(Beginning of Given material)

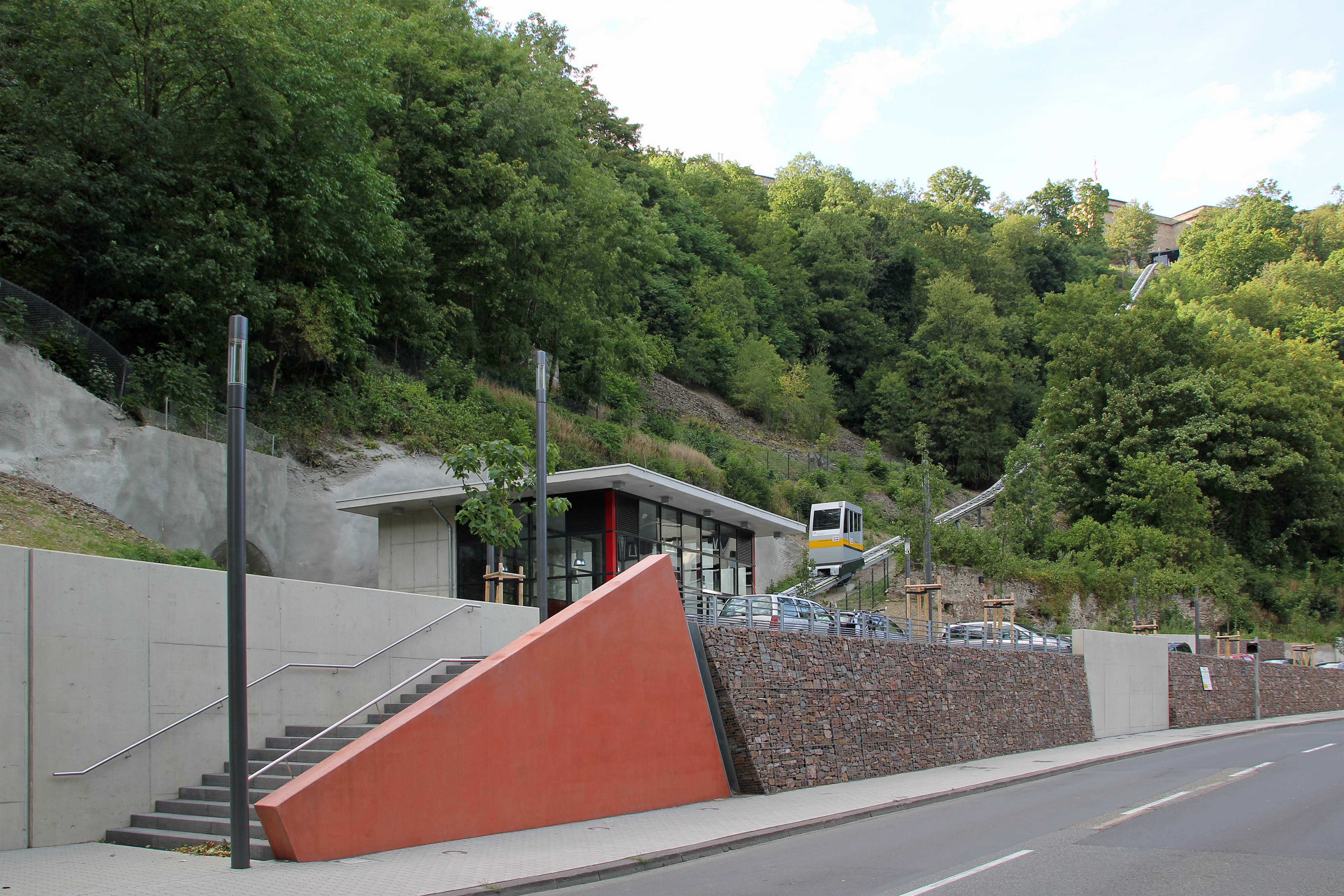 Koblenz im Buga-Jahr 2011 - Der Schrägaufzug Ehrenbreitstein
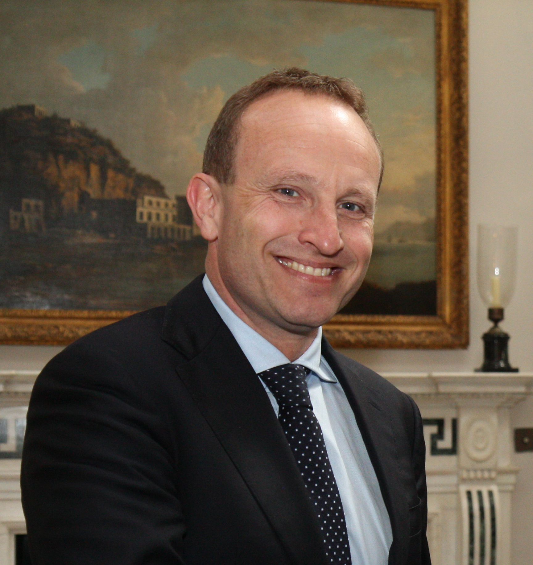 Martin Lidegaard, 2014.
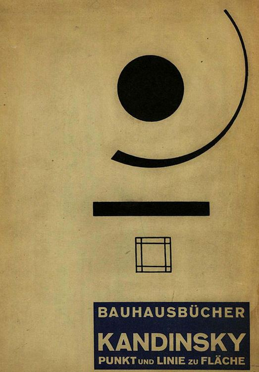 Portada del libro "El punto y la linea sobre el plano" de Wassily Kandinsky
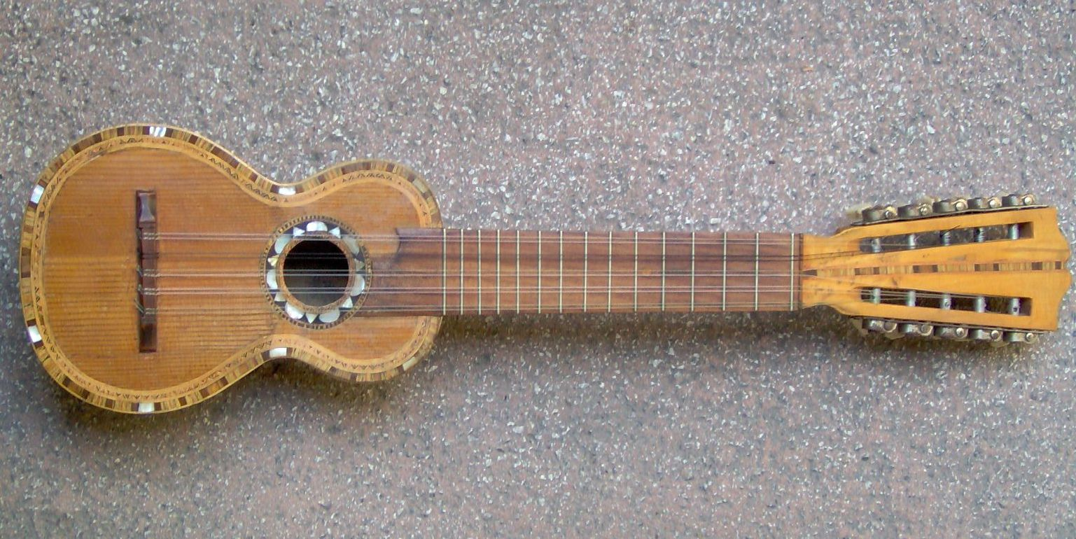 Bolivian charango (lacks scale to indicate dimensions) overall length = 63 cm

(End of Given material)

Restate all the material verbatim; omit every picture.

 Koblenz im Buga-Jahr 2011 - Der Schrägaufzug Ehrenbreitstein
 Martin Lidegaard, 2014.
 Portada del libro "El punto y la linea sobre el plano" de Wassily Kandinsky
 Bolivian charango (lacks scale to indicate dimensions) overall length = 63 cm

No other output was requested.